Other countries, including Switzerland and Japan, do not grant citizenship automatically unless one or more parents are also citizens.
tbh this wouldn’t be a bad move to make
not really
I'm pretty sure that's how it works in most countries, though. It works that way in the Netherlands as well. If the mother has the Dutch nationality, the child automatically gains it. If the father has the Dutch nationality, they have to be married or have a registered partnership for the child to gain the Dutch nationality. If the father has the Dutch nationality and the couple are not married or have a registered partnership, the child still gains the Dutch nationality if the father recognizes the child as its own.
In the case of lesbian couples the non-biological mother counts as the "father" in the above scenarios, iirc.
these are the types of investigations that have whithered under trump's ICE because they're using all the resources to go after pointless deportations instead
This would no doubt result in a non-trivial number of children growing up in the US with no real chance of success because they were born to wrong parents. Without something like the DREAM Act, getting rid of that is a non-starter.
So a child grows us in the US. It's the only country they know, they only speak English fluently... then all of a sudden they're told to go back to Mexico, a nations that's alien to them and where they don't speak the language.
Sounds right.
Rather than citizens it should be permanent residents, even if they're illegal residents. Requiring the parents to be citizens is a bit backwards in my opinion since there are plenty of permanent residents in a given country who are not citizens.

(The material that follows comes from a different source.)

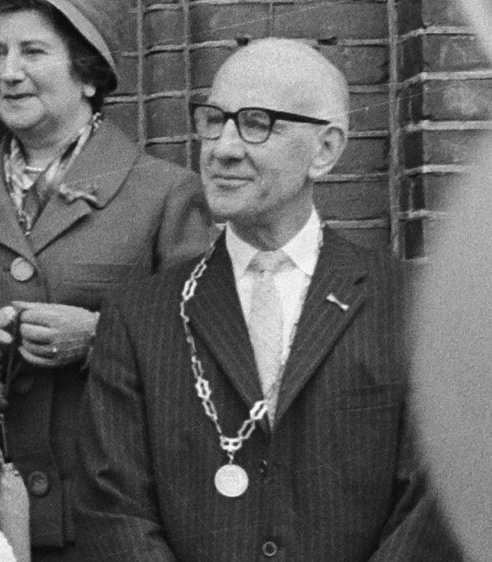 Collectie / Archief : Fotocollectie Anefo Reportage / Serie : [ onbekend ] Beschrijving : Oesterfeest in Ierseke Datum : 8 september 1961 Locatie : Yerseke, Zeeland Trefwoorden : feesten Fotograaf : Pot, Harry / Anefo Auteursrechthebbende : Nationaal Archief Materiaalsoort : Negatief (zwart/wit) Nummer archiefinventaris : bekijk toegang 2.24.01.05 Bestanddeelnummer : 912-9045
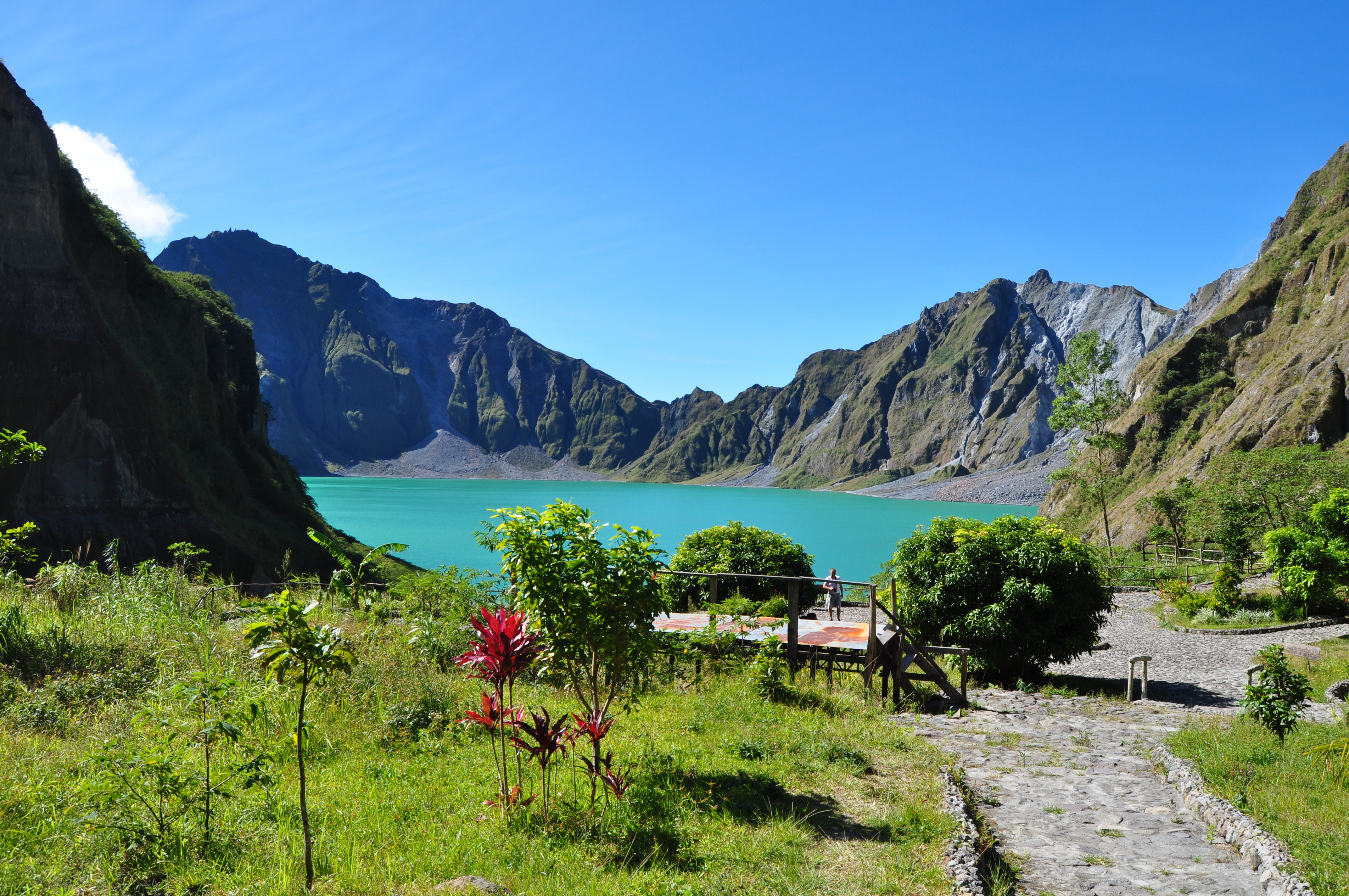 Mt Pinatubo trekking

Good point, didn’t think of it. Trump holding DREAMers hostage isn’t doing this idea any favors, even if he did like it.
Why.
see:
Dumb reason, statistically improbable, and a poor excuse. Their country should be doing more to help reintegrate their citizens who were deported from another nation for being there illegally.
It's worked just fine in Canada. I also believe it's simply the right thing to do. Unlike you, can also experience empathy for my fellow human beings.
How exactly is it reintegration when the individual in question was never given a chance to integrate to begin with what with being far too young when they left the country in the first place? That'd be like kicking me out of the US to some country whose language I don't speak and telling me that it's my family's fault and then laying responsibility on the fact I couldn't function in that country with that country. It literally makes zero sense.
Uh
where's the evidence for this claim
What is it with you taking stances that need evidence, providing jack shit, then demanding it from the other person? DACA has in the past covered around 800 thousand, and as of 2017 covered 689,000. The estimates from the proposed DREAM act, which would provide further rights to more people, range from as few as 10 thousand, to over 2 million. It should be easy for you to look up the total number of immigrants and compare, since you are such a big fan of statistics.
Second, why is it dumb? When you only speak English and America is the only country you know, the only country you want to work in, the only country you want to contribute to, the logical thing for the US government to do is... send you to Tijuana? Instead of providing a path to citizenship to a person that's already a functioning and contributing member of society?
And also - because they were raised there - shares the nations values.